SPDR S&P Oil & Gas Exploration & Production ETF (XOP)

Update 12/13/2019I exited my short iron condor position on XOP for a profit, seven days before expiration. The exit debit was $0.49, giving a $0.31 profit on the options, with the underlying shares trading at $21.94, down $1.08 from their level at entry. The exit came at 38.8% of maximum potential profit.

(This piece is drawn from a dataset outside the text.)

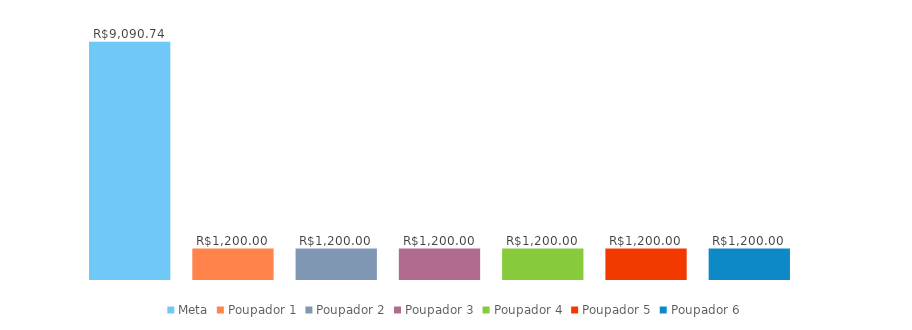
| Category | Meta | Poupador 1 | Poupador 2 | Poupador 3 | Poupador 4 | Poupador 5 | Poupador 6 |
|---|---|---|---|---|---|---|---|
| 0 | 9090.743 | 1200 | 1200 | 1200 | 1200 | 1200 | 1200 |

I entered the position at what proved to be a minor peak. XOP traced a shallow decline for nearly a month and then resumed a slow rise, remaining below the entry peak. The implied volatility rank declined by 15.4 points during the holding period, to 12.0% at the exit.

Shares declined by 4.7% over 38 days, or a -45% annual rate. The options position produced a 63.3% return for a +608% annual rate.


I have entered a short iron condor spread on XOP, using options that trade for the last time 45 days hence, on December 20. The premium is an $0.80 credit and the stock at the time of entry was priced at $23.02.

The profit zone for this position is between $25.80 on the upside and $20.80 on the downside.

The implied volatility rank (IVR) stands at 27.4.

Premium: $0.80 Expire OTM
XOP-iron condor Strike Odds Delta
Long 27.00 91.0% 12
Break-even 25.80 83.5% 20.5
Short 25.00 76.0% 29
Puts
Short 22.00 62.0% 33
Break-even 20.80 73.0% 23.5
Long 20.00 84.0% 14

The premium is 40.0% of the width of the position’s wings.

The profit zone covers a 12.1% move to the upside and a 10.7% move to the downside of the entry price, for total coverage of 22.7%

The risk/reward ratio is 1.5:1, with maximum risk of $120 and maximum reward of $80 per contract.